You converted the XML files to cvs-files and loaded them into your tables under
a MySQL database named "ad".
The purpose of this assignment is to
- use JDBC to fetch data from your "ad" database,
- insert this data into a Lucene index for full text search, and
- provide a search function that combines Lucene's full text search
with MySQL's spatial queries.
To efficiently carry out spatial search in MySQL, you are asked to
convert the longitude and latitude information of itmes into
points (i.e., into MySQL's
POINT data type),
and to build a spacial index over those points.
Note:
You can either use your own "ad" database generated with
your assignment-1 solution, or, use the "ad" database that
we provide for you on the VM.
On the VM you can run
mysql ad and then type
show tables to see a list of table names
of that database. Use
describe tablename to see
the schema of a table. For instance,
describe item shows
the column names and types of table
item.
Part A: Create a Spatial Index in MySQL
Here you are asked to write two sql-scripts named
createSpatialIndex.sql and
dropSpatialIndex.sql.
The
createSpatialIndex.sql-script carries out these tasks
-
create a new table that associates geo-coordinates (as POINTs) to item-IDs, i.e.,
a table with two columns:
one column for item-IDs, and another column for geo-coordinates.
Geo-coordinates are points, represented using the POINT data type of MySQL.
-
fill this table with all items that have latitude and longitude information, i.e.,
write a SQL insert into statement with a SQL query that
selects each item-ID together with its latitude and longitued information
(converted into a POINT).
-
create a spatial index for the point column of your table from the previous step.
Recall that the point-column must be declared as NOT NULL and that
the table of the previous step must be created using
ENGINE=MyISAM, i.e., the statement of the previous step has
this structure
CREATE TABLE IF NOT EXISTS xxx (...) ENGINE = MyISAM;
The
dropSpatialIndex.sql script drops the index and the table
generated by the
createSpatialIndex.sql script.
Note that we will never call the
dropSpatialIndex.sql script
in the further steps described below.
Part B: Create a Lucene Index
Here you are asked to write a program
Indexer.java that
creates a lucene index.
The index should be stored in a directory named
indexes
(under the current working directory from which
runLoad.sh is called).
We will want to use this index to carry out keyword searches over the
union of the name, categories, and description of an item.

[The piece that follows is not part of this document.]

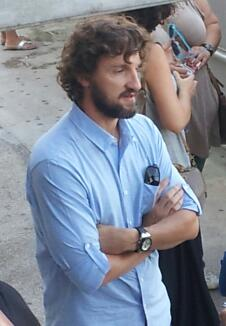 L'ex-jugador merengot Mista.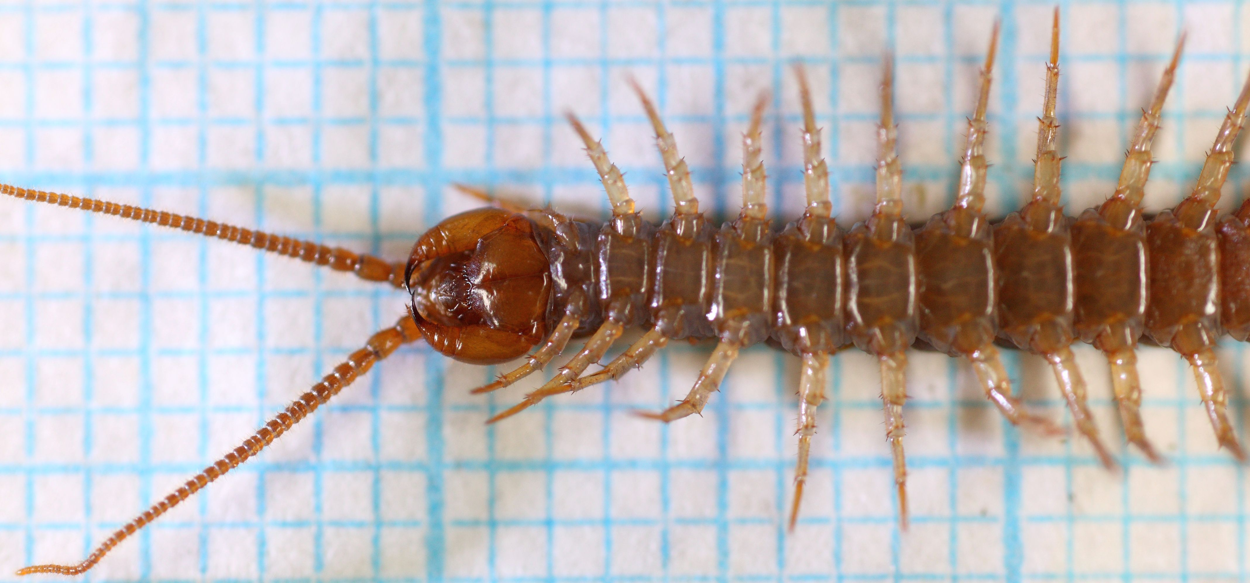 Underside av storsteinkryper Lithobius forficatus

For example, for the query "Disney", your basic search function should
print (in HTML)
the item-ID and name of items that have the keyword "Disney" in the union of the name,
category or description attributes.
Also, for multiple word queries, such as "star trek", you should consider that
as "star" OR "trek". That is, you should return any item if it has either
"star" or "trek" in its name, its categories, or its description.
Use the
SimpleAnalyzer of Lucene which carries out casefolding.

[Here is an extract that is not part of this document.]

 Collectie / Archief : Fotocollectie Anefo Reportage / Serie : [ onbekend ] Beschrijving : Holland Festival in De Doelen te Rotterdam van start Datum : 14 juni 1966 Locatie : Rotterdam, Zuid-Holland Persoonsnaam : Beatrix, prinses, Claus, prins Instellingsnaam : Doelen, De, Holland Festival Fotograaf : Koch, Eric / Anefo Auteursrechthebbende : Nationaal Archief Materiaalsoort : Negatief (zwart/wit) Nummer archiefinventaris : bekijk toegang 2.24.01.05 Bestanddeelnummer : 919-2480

Part C: Implement the Search Function
You will write the Java program
Searcher.java which carries out
keyword and spatial search over the ebay data.
The
Searcher program will take as first argument a list of
space-separated keywords, given within quotes.
For instance,
java Searcher "star trek"
returns a list item-IDs, item-names, and Lucene scores of all items that contain the word
"star" or the word "trek" (or both) in the name of the item, or in one
of the categories of the item, or in the description of the item.
This list is returned in HTML format. In fact, just simply plain text without
any HTML-tags will be fine.
In the first line, print the number of hits.
Your program should print to stdout, not a file.
When you initilize the query parser, use again the
SimpleAnalyzer of Lucene.
An output (possibly with other numbers)
of
java Searcher "superman" may look as follows:
totalHits 72
1049430907, SUPERMAN WITH GEN 13 AND OTHER PRESTIGE BOOKS, score: 1.6115568
1045823269, Superman Doomsday Hunter Prey tpb ,score: 1.4560543
1047062670, Superman's Pal Jimmy Olsen # 81, score: 1.4560543
1048743351, Superman Lunchbox Hallmark Ornament, score: 1.3813344
1048647703, SUPERMAN COMIC N0.199 - AUSTRALIAN ISSUE, score: 1.2355031
1047692530, BATMAN OR SUPERMAN CHRISTMAS ORNAMENTS HOT!!, score: 1.1648434
1047761329, Superman Domed Lunchbox/Carrying Case NEW!!, score: 1.1511121
1048263344, SUPERMAN DAILY PLANET Magnet PICTURE FRAME, score: 1.0896113
1046936194, SUPERMAN METAL LUNCH BOX, score: 1.069977
1047388061, SUPERMAN #405 NM "BATMAN" (1985), score: 1.069977
.
.
Your
Searcher program should be implemented in such a way
that it can also take three arguments,
in the following way:
java Searcher "star trek" -x longitude -y latitude -w width
where
longitude,
latitude, and
width are numbers.
The longitude and latitude numbers descibe a geo-location, and the
width is a number that describes the width of a square, in
kilometers.
If such three parameters are given, then
your program should further restrict the results of the keyword search by
only returning items that
have longitude and latitude information,
and for which these numbers fall into the "square" that is centered
at the given longitude and latitude numbers, and that has width
given by the width number. Recall that this is not exactly a square, because
of the curvature of the earth.
It is fine to use an actual square, as long as it is big enough so that any point
with actual distance at most "width" falls inside the square.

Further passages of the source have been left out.